O ponto central do conto é o discurso
proferido pelo vieux savant,
exaltando o valor moral e instrutivo das "lendas ingênuas”, que formam uma
cultura de fait-divers da história
nacional e de diversas regiões do globo, espécie de arquivo de experiências que
serve de base para valores morais e saber científico. Até certo ponto
intrigante é o exaltado protesto contra a "dúvida moderna
generalizada". A que tal discurso estaria de fato reagindo?
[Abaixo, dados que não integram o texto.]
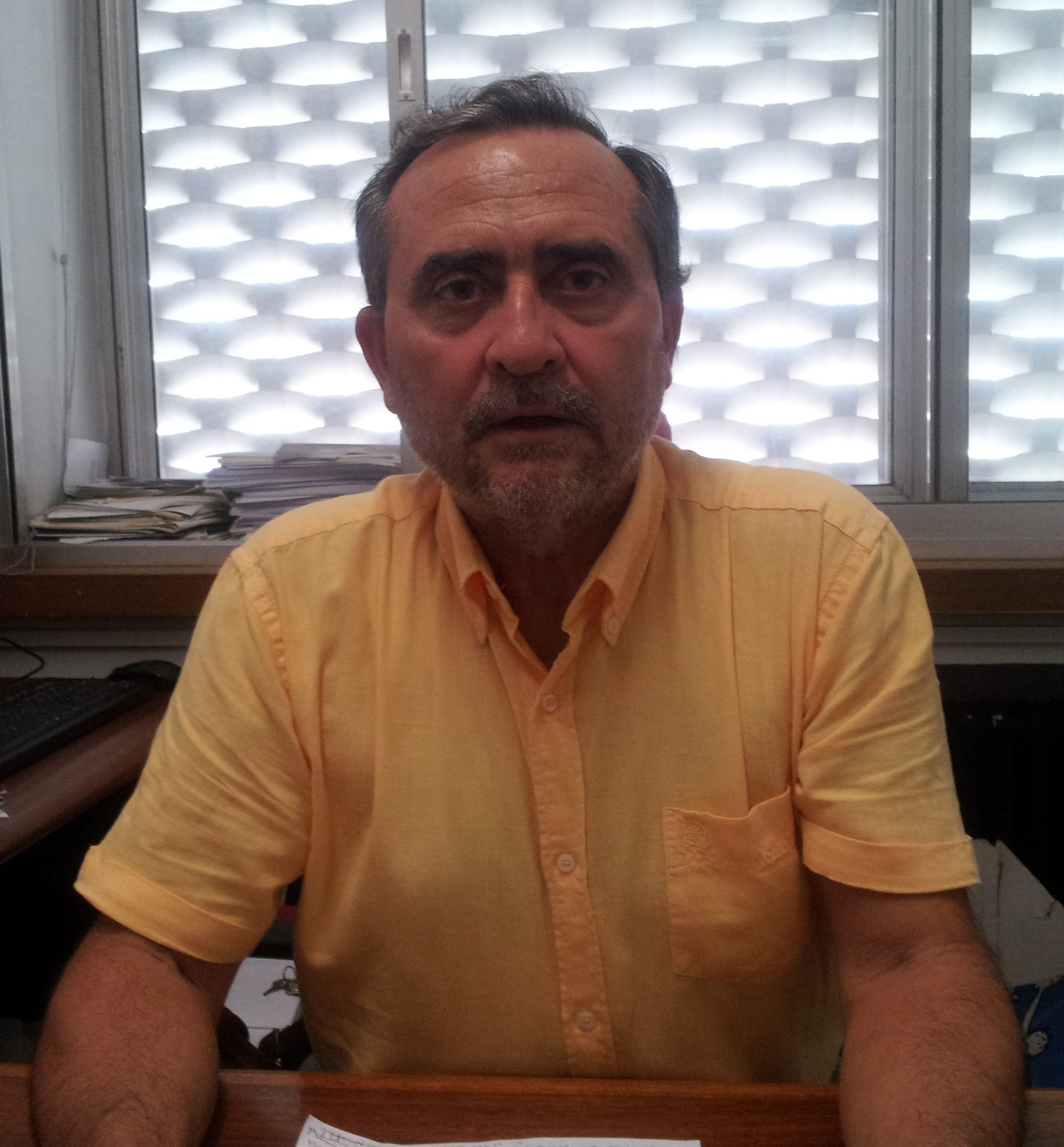 El lingüista Abelard Saragossà

Talvez
estivesse menos voltado contra o espírito cético e positivista apontado no
texto, do que contra tendências iconoclastas de setores avant-garde da crítica artística e literária, cujo potencial de
negação ameaçava a credibilidade de um empreendimento como o Musée des Familles e da produção de
artistas como Biard, que buscavam agradar aos diversos setores de uma burguesia
em plena expansão. No momento mesmo em que os excessos da imaginação romântica
estavam se tornando mais palatáveis para o grande público e em que "O
macaco de Biard" foi publicado no Musée
des Familles, surgiam novelas como Fortunio
de Théophile Gautier (1837) e Capitaine
Pamphyle de Alexandre Dumas Père (1840), que parodiavam clichês românticos,
exacerbando-os até o non-sense. Por
volta de 1870, com o projeto de um Dicionário
das Ideias Feitas, Flaubert alcance o cume desse espírito paródico e
niilista, compilando os lugares comuns da “cultura de almanaque”, que fora
continuamente difundida e reproduzida ao longo das décadas passadas. Com isso,
surgia um gênero inédito de absurdo.
O “ALTO” E O “BAIXO” ROMANTISMOS | A carreira de Biard iria também sofrer
com tal processo de descrédito. Nos anos de 1840, o pintor seria qualificado
com ironia por Baudelaire de homem
universal, [6] devido à sua
capacidade de abordar com a mesma confiança tanto os gêneros considerados mais
nobres quanto os considerados mais vulgares. Um dos aspectos sintomáticos que
se apresentam em sua obra é o esforço para combinar elementos tidos como
trágicos e grotescos, seguindo os exemplos de Victor Hugo e de Delacroix. Desde
o início, Biard havia buscado formas de conciliar o sublime com o trivial, nos
termos da célebre fórmula de Victor Hugo no prefácio de Cromwell (1827). O modo como sobrepunha numa mesma tela componentes
cômicos e dramáticos podia desorientar o espectador e certamente exasperava a
crítica. Os comentadores dos quadros diziam que ficavam em dúvida se deviam
"rir ou tremer" diante das cenas representadas. A trajetória do
artista e a recepção crítica de sua obra tendem a expor a tensão entre o
"alto" romantismo e os “vulgarizadores”, que visavam, conscientemente
ou não, o consumo de massa. Um vínculo seminal entre e a produção artística e
literária do Romantismo e os estereótipos da cultura de massa, que floreciam
juntos no mesmo período foi denunciado pelo crítico de arte Clement Greenberg
em um texto de 1939, “Vanguarda e Kitsch”.
Aos poucos, os temas
exóticos foram se revelando também um terreno propício para o jogo com as
expectativas e emoções do público, acrescentando um elemento de estranhamento
cultural que podia fornecer uma espécie de álibi para a confusão dos gêneros
artísticos consolidados.
Um dos exemplos mais
notáveis disso é fornecido por As
conseqüências de um naufrágio, pintura exposta no Salão de 1837 reproduzida
numa xilogravura do Musée des Familles.
Ao escrever sobre o quadro na revista, um comentarista anônimo dizia sentir “o
coração apertado diante desse horrível espetáculo”, que “falava à alma pelo
terror e pela piedade”. [7] O
recurso à autoridade da fórmula de Aristóteles mostra, mais uma vez, o modo
como o Musée des Familles
(provavelmente refletindo o estilo do editor Berthoud) buscava apoiar-se
diretamente sobre paradigmas de reconhecida universalidade para legitimar suas
posições. Os partidários do modelo de arte “instrutiva” e “divertida” defendido
pelo pintor se mobilizaram naquele momento, uma vez que o Naufrágio exposto no Salão de 1837 estava sendo duramente atacado,
levado mesmo à beira do ridículo por críticos de destaque.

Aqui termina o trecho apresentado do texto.